Task directions: Take the data below and filter it for lines containing the word "Category"; show each line found.

Extracted data:
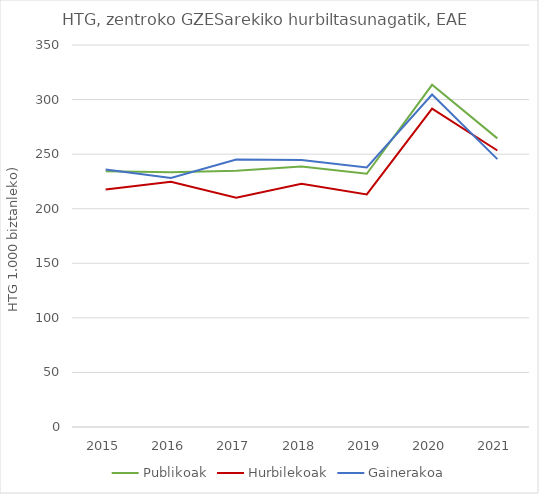
| Category | Publikoak | Hurbilekoak | Gainerakoa |
|---|---|---|---|
| 2015.0 | 234.312 | 217.661 | 235.83 |
| 2016.0 | 233.314 | 224.611 | 228.18 |
| 2017.0 | 234.767 | 209.996 | 245.011 |
| 2018.0 | 238.679 | 222.771 | 244.739 |
| 2019.0 | 231.993 | 213.106 | 237.818 |
| 2020.0 | 313.548 | 291.75 | 304.648 |
| 2021.0 | 264.444 | 253.336 | 245.467 |
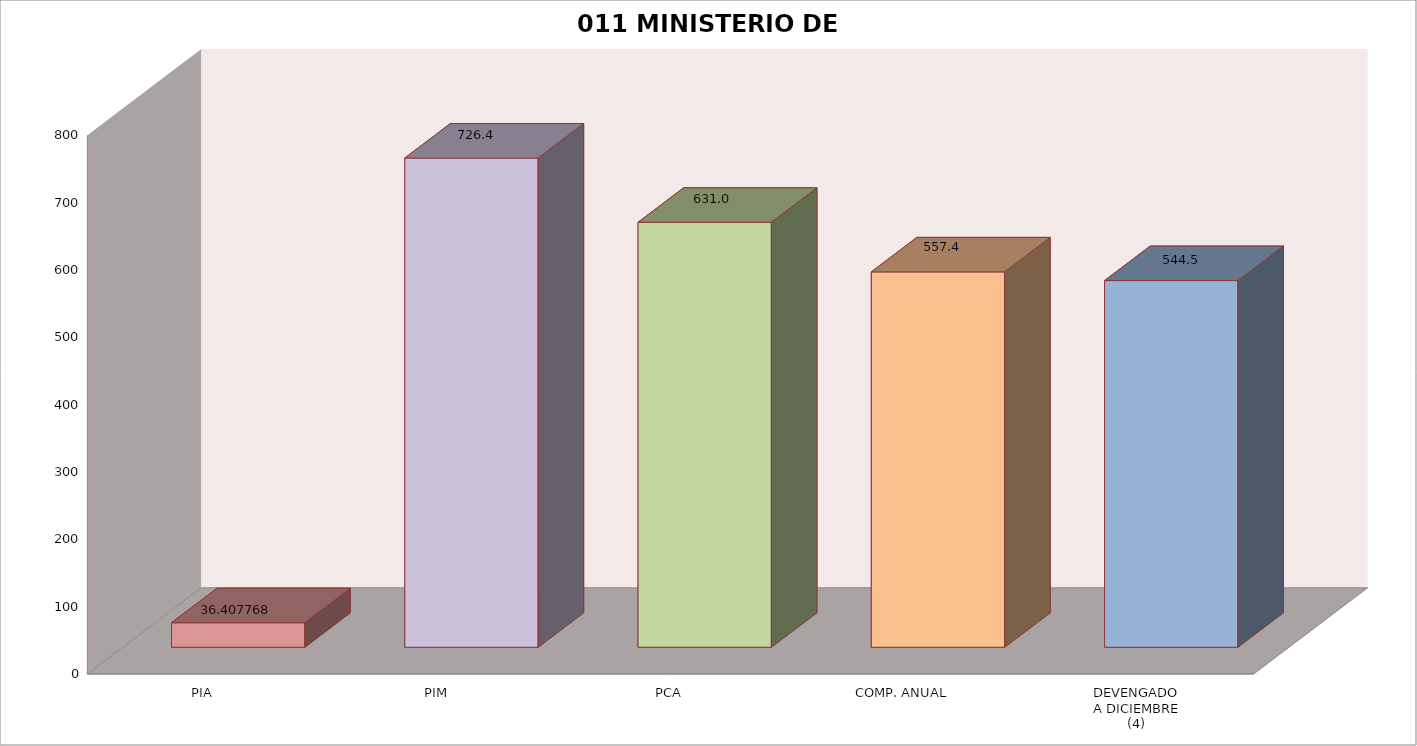
| Category | 011 MINISTERIO DE SALUD |
|---|---|
| PIA | 36.408 |
| PIM | 726.429 |
| PCA | 631.037 |
| COMP. ANUAL | 557.384 |
| DEVENGADO
A DICIEMBRE
(4) | 544.456 |

Problem solution:
| Category | Publikoak | Hurbilekoak | Gainerakoa |
| Category | 011 MINISTERIO DE SALUD |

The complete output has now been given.